Junior: What did he learn? Pa Grape: The question is, "What did YOU learn?"

Jonah: Something touched me!

Pa Grape: What you need is a little compassion. Larry: And maybe some scampi.

Bob the Tomato: Then the asparagus hit me in the head with a guitar...

Khalil: I am a caterpillar. Well, that's not entirely true. My mother was a caterpillar, my father was a worm, but I'm okay with that now.

(during the closing credits song, Larry threatens to leave early) Larry: I'm gonna go home and take a nap! Pa Grape: Come on, we have contractual obligations to finish the song. Mr Lunt: They paid for a full 79 minutes of entertainment, pal! Get back in the booth! Larry: Wake me up for the prequel! (Larry leaves) Pa Grape: Oh, come on! We were just starting to have fun! (laughs) Oh man, I need a tums. (Pa leaves) Mr Lunt: What? What, are we done? You mean that's it? Zim-bom-a-loo-bop-a-lop-bam-bing?... Hey, hey, ho ho ho, Hey hey, ho ho ho, hey hey... If you need me, I'll be on the porch.
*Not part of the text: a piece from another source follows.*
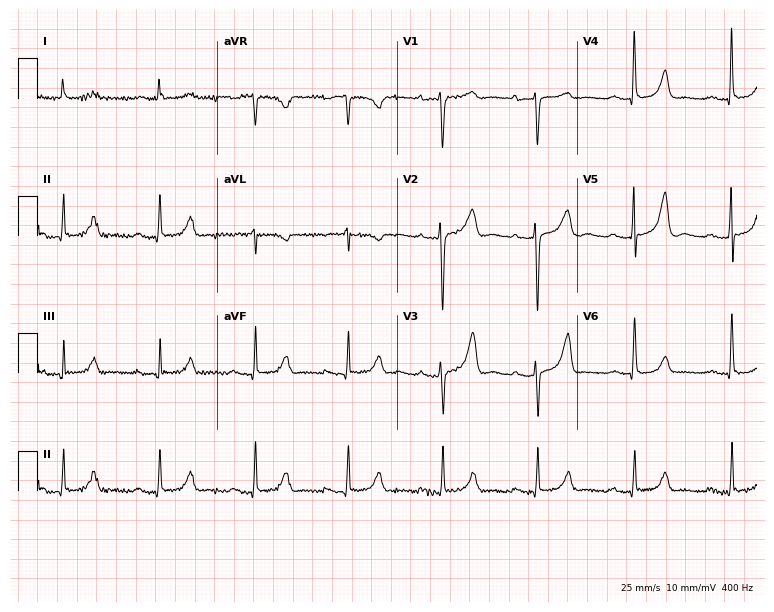
12-lead ECG (7.3-second recording at 400 Hz) from a woman, 73 years old. Labelled as a normal ECG.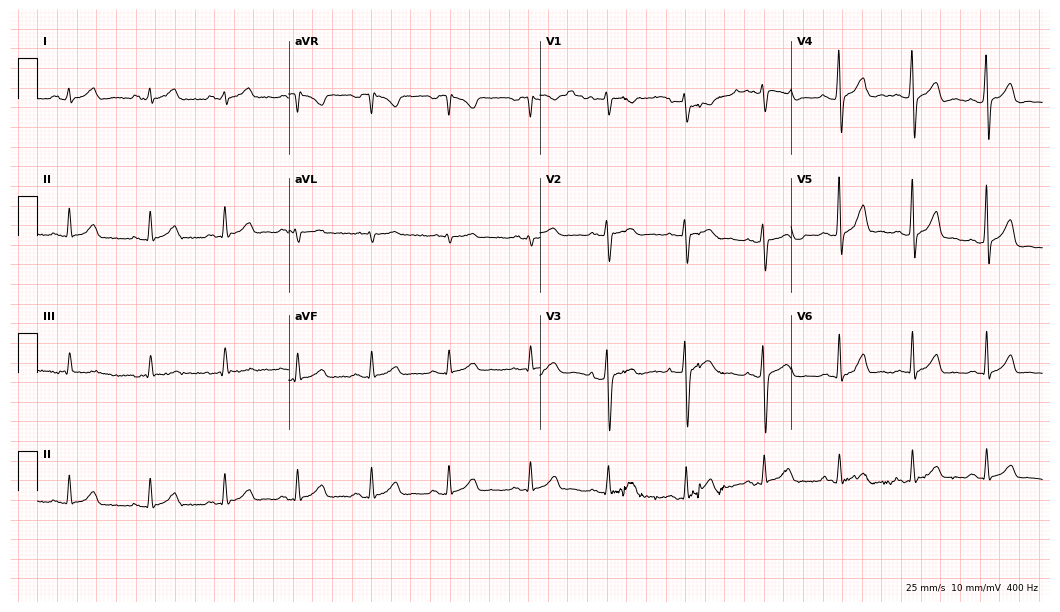
12-lead ECG from a man, 34 years old. Recorded interpretation: within normal limits.

(one of the outtakes, as Dad dodges obstacles while driving) Dad: Tree!... Cabin!... Larry-Boy! (the van suddenly runs into a clothes line on which Larry-Boy is hanging) Larry: Hi, guys! What's up?

Pirate Pa, Larry, Mr Lunt: ("The Credits Song") This is the song that runs under the credits. These are the credits, so this is where it goes. Has nothing to do with the movie so we'll say "Hey! Hey! Hey! Hey! Hey! Hey! Hey! Hey!... "

(outtake; Jonah is trying to sleep but is interrupted by the Self Help Tape) Self-Help Tape Voice: You are so vain. I bet you think this movie's about you. Don't you. Don't you. Jonah: Ah, good one, boys...

(outtake) Self-Help Tape Voice: Knock knock. Jonah: Uh... who's there? Self-Help Tape Voice: Big goofy asparagus in a turban. Jonah: Big goofy asparagus in a turban wh... oh, ha ha ha, very funny!